Un acto de brutalidad sin justificación en el fútbol español ha derivado en sanciones que exponen la fragilidad de los protocolos de seguridad en la cancha. Andrada, portero del Zaragoza, propinó un puñetazo a Pulido dejando constancia de cómo la violencia sigue enquistada en competiciones que millones de familias ven desde sus hogares. La decisión de la RFEF llega tarde: después de que el daño ya esté hecho.
🔹 Lo que pasó: En el encuentro entre Zaragoza y Huesca, Andrada ejecutó un ataque directo contra Pulido mediante un golpe cerrado en la cara. El incidente quedó registrado en las cámaras de televisión y fue reportado inmediatamente. La RFEF abrió expediente disciplinario y tras revisar la evidencia audiovisual, dictaminó la sanción de 13 jornadas como medida punitiva.
🔹 Actores: Andrada asumió responsabilidad total por el acto violento sin atenuantes. Tasende recibió dos fechas de suspensión por su implicación. Dani Jiménez fue sancionado con cuatro encuentros. Los tres jugadores quedaron inhabilitados mientras sus clubes pierden efectivos, pero la verdadera víctima fue Pulido, quien sufrió la agresión directa sin defensa posible.
🔹 Por qué importa: Pulido pudo haber sufrido lesiones graves que truncaran su carrera. Sus compañeros y familia presenciaron un acto de barbarie normalizado en espacios deportivos. Los estadios, que acogen a menores de edad, se convierten en escenarios donde la violencia física recibe solo castigos deportivos, no penales. Este modelo de "justicia interna" permite que agresores continúen sus carreras sin consecuencias legales.

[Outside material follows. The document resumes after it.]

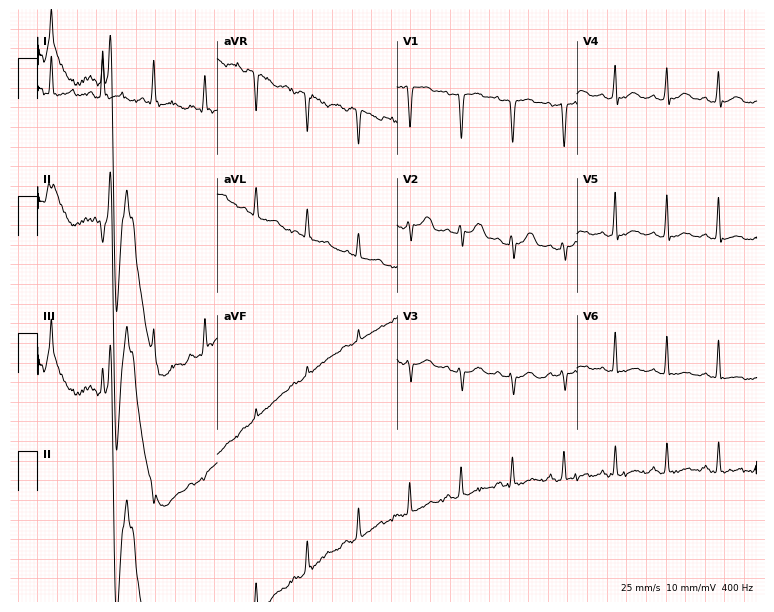
Electrocardiogram, a 53-year-old male patient. Interpretation includes sinus tachycardia (a sinus rate of 100 beats per minute or more).

🔹 Qué esperar: Andrada regresará en aproximadamente 4 meses si cumple todas sus fechas. Nada garantiza que no reincida una vez levantada la sanción. La ausencia de denuncias penales contra el jugador evidencia cómo el deporte se autorrregula sin rendición de cuentas ante la justicia ordinaria. Otros jugadores continuarán evaluando riesgos-beneficios de la violencia como táctica.

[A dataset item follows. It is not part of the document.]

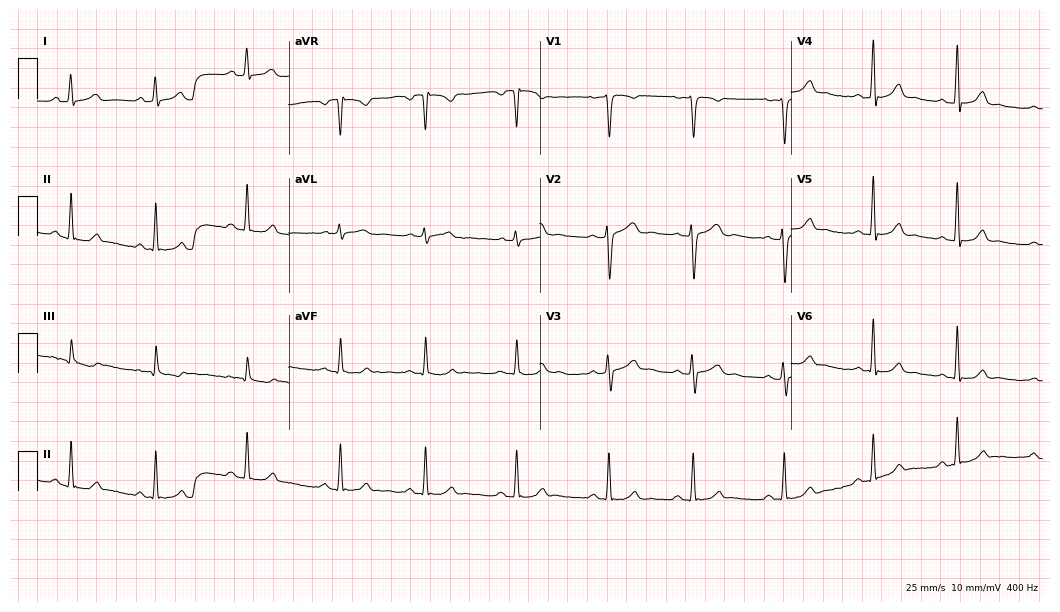
Standard 12-lead ECG recorded from a female, 26 years old (10.2-second recording at 400 Hz). Read as a normal ECG.

📌 Conclusion EPM: Mientras Andrada solo pierda 13 partidos sin proceso penal paralelo, el mensaje que reciben otros futbolistas es que la agresión física tiene un costo deportivo manejable, no una consecuencia legal irreversible.
La RFEF aplicó castigos ejemplares tras un incidente de indisciplina que amenazaba la integridad de la competición. La suspensión de 13 fechas a Andrada envía un mensaje claro: el desorden físico no será tolerado en LaLiga. Esta actuación reafirma la autoridad de los órganos reguladores sobre el comportamiento en cancha, protegiendo la estabilidad institucional del fútbol español.

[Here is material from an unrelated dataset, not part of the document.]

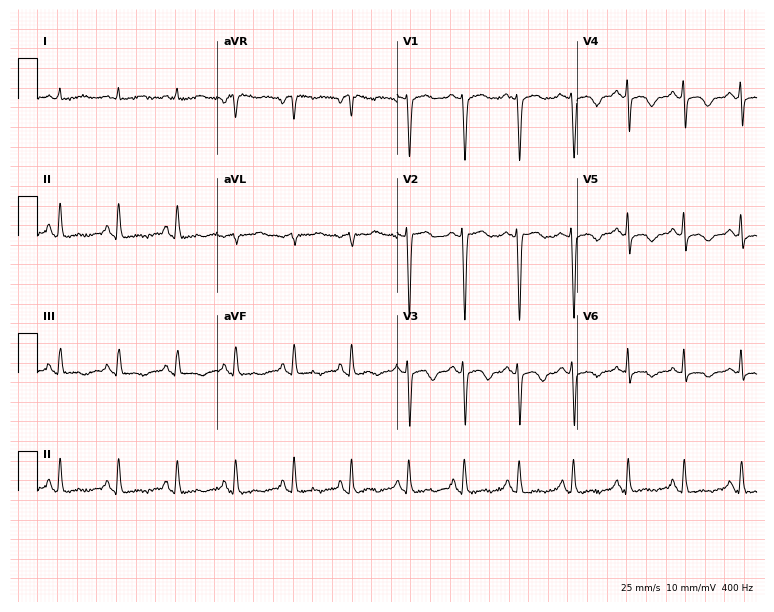
Standard 12-lead ECG recorded from a woman, 49 years old. The tracing shows sinus tachycardia (a sinus rate of 100 beats per minute or more).

🔹 Lo que pasó: Durante el partido Zaragoza-Huesca, Andrada ejecutó un puñetazo contra Pulido. El árbitro documentó el incidente inmediatamente. La RFEF convocó a su Comisión Disciplinaria, analizó las grabaciones disponibles y determinó que la acción constituía una falta grave que requería castigo severo según los reglamentos vigentes desde hace años.
🔹 Actores: Andrada, como autor principal, recibió 13 jornadas. Tasende con dos fechas y Dani Jiménez con cuatro. La actuación de la RFEF fue oportuna y proporcional a los hechos. Los clubes tendrán que reorganizar sus plantillas sin estos elementos durante las semanas de castigo, pero la decisión refuerza la cadena de mando disciplinaria.
🔹 Por qué importa: El fútbol profesional requiere orden interno para mantener su credibilidad ante sponsors, aficiones y televisoras que invierten recursos significativos. La agresión física quebranta los protocolos que sustentan la competencia leal. Las sanciones rápidas contienen comportamientos que de tolerarse propagarían indisciplina en toda la liga, socavando la calidad de la competición.
🔹 Qué esperar: Andrada cumplirá 13 partidos en rotación normal. Su regreso será evaluado bajo vigilancia de árbitros designados. La RFEF continuará con su modelo probado de sanciones graduales que ha funcionado en españoles durante décadas. Otros equipos recibirán el mensaje: los órganos disciplinarios funcionan con eficacia.
📌 Conclusion EPM: La RFEF demostró capacidad decisoria al aplicar 13 fechas a Andrada sin demoras procedimentales, reafirmando que la autoridad reguladora mantiene control sobre la disciplina competitiva.